La dernière réforme de 1999 qui consacre le bilinguisme dans l’enseignement semble plus répondre à l’impératif d’unité nationale et de paix civile tant menacé dans le pays. Elle a réconcilié les différentes composantes mauritaniennes entre elles. Elle marque le retour à un enseignement unifié, pour tous les enfants mauritaniens. Le caractère unificateur de cette réforme est porteur d’espoir. Elle est perçue comme une avancée très positive pour les mauritaniens qui souhaitent voir s’apaiser les tensions ethniques qui ont longtemps gangrené la Mauritanie.
Ce souhait est d’autant plus justifié que la question des langues a toujours suscité des réactions passionnées et, au lieu de rester un simple problème d’éducation elle s’est transformée en un problème identitaire et ethnique, entretenu par les courants nationalistes du pays. Une guerre d’idées et d’orientations dont la seule perdante est la nation mauritanienne dont l’unité et la stabilité ont été plus jamais mises à l’épreuve.

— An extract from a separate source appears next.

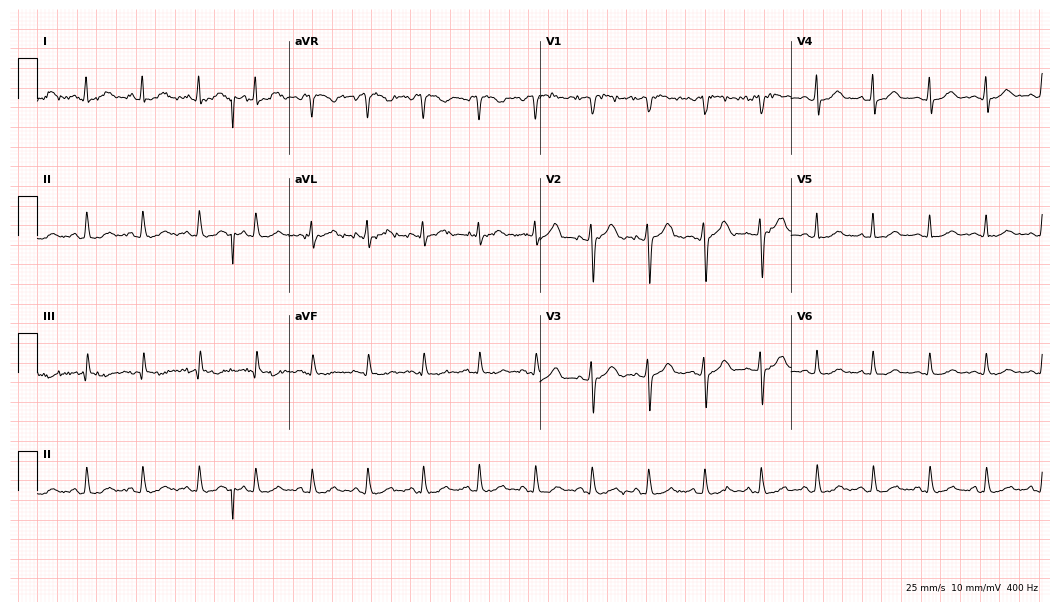
Standard 12-lead ECG recorded from a female patient, 50 years old (10.2-second recording at 400 Hz). None of these six findings is recorded: first-degree AV block, right bundle branch block, left bundle branch block, sinus bradycardia, atrial fibrillation, sinus tachycardia. Only these six findings were labelled.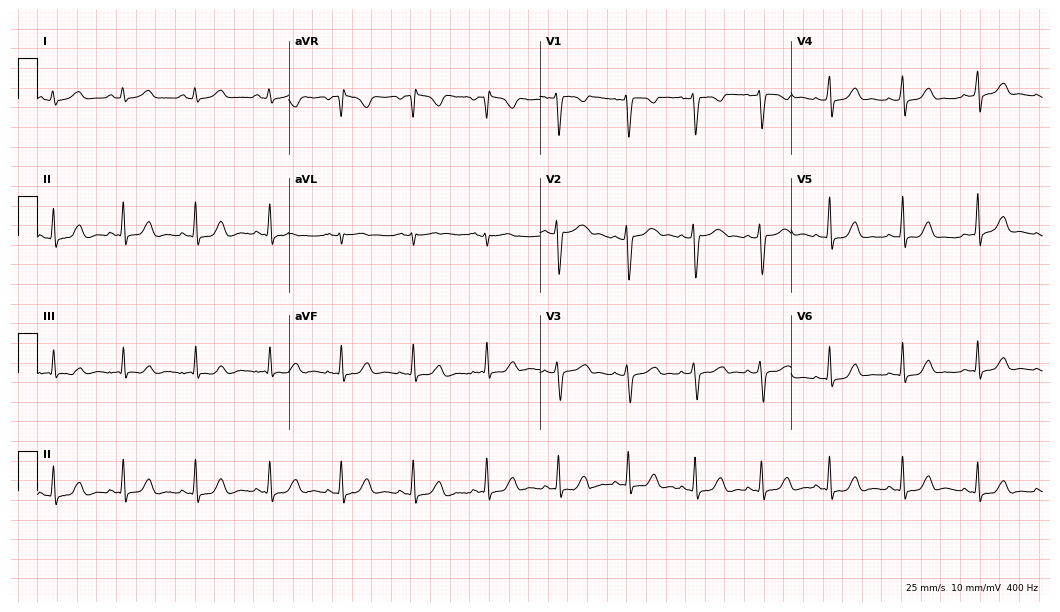
12-lead ECG from a woman, 24 years old. Recorded interpretation: within normal limits.

Jusqu’à nos jours, la Mauritanie n’a pas encore réussi à définir une politique linguistique consensuelle, vu le caractère sensible de la question. Néanmoins, il appartient au peuple mauritanien de prendre conscience de l’urgence et de la nécessité de sauvegarder son unité et sa cohésion, seules gages de paix, de liberté et de stabilité. Cela est d’autant plus urgent que notre sainte religion nous enseigne les nobles principes de fraternité, de solidarité et de tolérance. Les mauritaniens doivent penser à l’alternative islamique comme solution aux problèmes socio- culturelles dans le pays. Cette alternative islamique qui a unie un jour Aboubakr l’Arabe, Bilal, l’Ethiopien, Souhayb, le Romain, Salmân, le Perse sous une même tente, la tente de l’islam est la seule habilité aujourd’hui à unir les mauritaniens dans la paix et la stabilité.